We don't believe that travel books should be stuffy, 'inside-baseball'
chronicles of people who have been there and back again so often
that they no longer have any capacity for surprise. We don't
think that a group of insiders, a professional elite, can communicate
the true joys of travel to you, the first-timer. That's why we
assmbled a crack staff of amateurs -- novice travelers, just
like you -- who have never left their hometowns, let alone
the United States, to assemble the Small World travel guides.
They've put together a series of books doing research that's
casual, just like your trip. You won't find smug know-it-alls
or winking been-there-done-thats on our staff; you'll find dedicate,
intellectually curious travel writers who bring you all the expertise
a 1954 World Book Encyclopedia and a 15-minute Google session
at the local library can provide.
So who are the Small World
writers? Knowing their thirst for knowledge, love of travel,
and ability to work cheap and spell words correctly, we naturally
chose college students. However, in order to avoid the sort of
cynical elitism found in the Berkeley Go-Guides, and to maintain
our commitment to choosing writers who have never been out of
the lower 48, we culled our staff from the ranks of small community
and junior colleges in landlocked states. Ranging from such diverse
climes as Idaho, Iowa and Tennessee, our travel-anxious team
is ready to use any resource, no matter how tenuous or dubious,
to tell you what the tourist might conceivably encounter.
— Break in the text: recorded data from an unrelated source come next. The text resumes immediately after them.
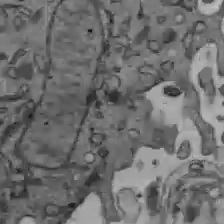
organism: C57BL Mouse
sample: Liver
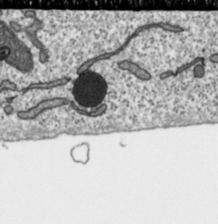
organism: Toxoplasma gondii
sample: Parasites in a vacuole inside a host cell
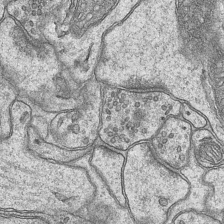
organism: Mouse
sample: CA1 Hippocampus
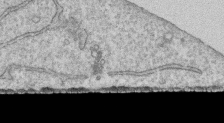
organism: Human
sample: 1205lu cells
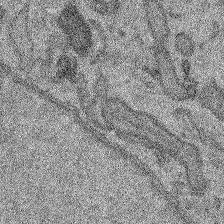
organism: Human
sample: HeLa cells
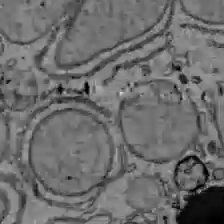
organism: C57BL Mouse
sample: Liver
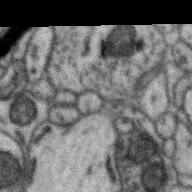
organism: Zebra finch
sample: Brain
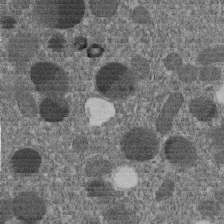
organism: C. elegans
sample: C. elegans embryo early stage
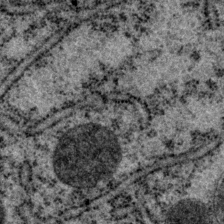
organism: P. pacificus
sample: Pharynx
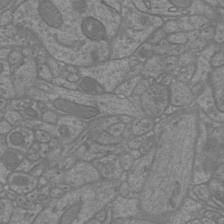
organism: Mouse
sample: Cortical neurons
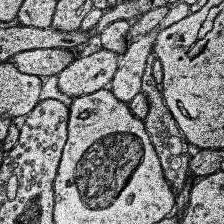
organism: Human
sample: Temporal Lobe
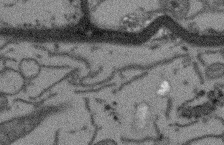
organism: Arabidopsis thaliana
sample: Root tip
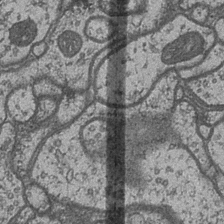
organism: Drosophila
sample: Optic medulla
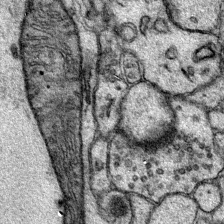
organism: Mouse
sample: Primary visual cortex

Their
prize-wanting journalism tells it like it is, or could possibly
be for all you know, and their articles aren't afraid to give
you what other guides leave out: hearsay, innuendo, speculation,
rumor, and half-truth.
And what kind of articles
will you find in a Small World travel guide? Well, let's just
take a look at the table of contents of this very edition --
the Small World Guide to British Columbia. Inside these pages,
you'll find, amongst innumerable theoretically valuable resources
and factual data that's just inaccurate enough that the World
Book people don't sue us, the following incisive articles: our
senior travel writer's overview of Seattle, Spokane, and other
cities near British Columbia; our culture editor's look at nomeansno,
Kid Koala and other bands that he thinks are from Vancouver;
a hotly debated point-counterpoint between two of our writers
over whether the capital of British Columbia is London, because
of the 'British' thing, or Washington, DC (because of the 'Columbia'
thing); a special 'Getting There' section listing highways that
look like they go to Canada and airlines that offer flights to
Vancouver; our weather expert's tips on how she heard it rains
up there all the time; a lengthy and wide-ranging discussion
of how, in Canada, they have free health care and, like, treat
the Indians way better than here, and they don't even have an
army or fight wars or anything by our political correspondent;
and a special section entitled 'Vancouver, Washington and Vancouver,
British Columbia: Telling the Difference'.
It's our commitment to
fairness, understanding, and not telling you anything you couldn't
find out in half an hour by yourself that's made Small World
the ninth-biggest travel book publisher in community college
bookstores nationwide. Enjoy your upcoming trip to the United
States of Canada, and thanks for choosing Small World: travel
books by and for people who haven't been there, but would really
like to check it out one of these days.